We match current pixel with a codeword by the same method as the training codebook. If matching exists, we update the codeword and take the current pixel as background. Otherwise, we take it as foreground.

#### 3. Classical Camshift Algorithm

The original Camshift algorithm [11] takes the color histogram of an object as its characteristic model based on its color information. Video frame images are then changed into color probability distribution images. The centroid of the object is searched and the size of the object box is predicted on these images.

The implementation of the classical Camshift algorithm can be depicted as follows:(1)Initialize the position of the centroid and the size of the bounding box of the object.(2)Compute the color histogram of the bounding box.(3)Compute the color probability distribution image for the current frame.(4)Predict the position of the centroid with Mean Shift algorithm.(5)Predict the size of the bounding box.

The original Camshift algorithm can easily converge the bounding box to an object position, when there are significant differences between the object color and background color.

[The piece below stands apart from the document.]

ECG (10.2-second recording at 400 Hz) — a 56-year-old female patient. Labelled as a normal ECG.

Under such circumstance, pixel value of the object area is much higher than those of background on the color probability distribution image. However, when the object color is similar to the background color, the pixel value of the object area is no longer distinctive to those of background on the color probability distribution image. The algorithm will not guarantee that it will correctly converge the bounding box to an object position because it is color sensitive. This phenomenon is shown in Figures 1 and 2, respectively.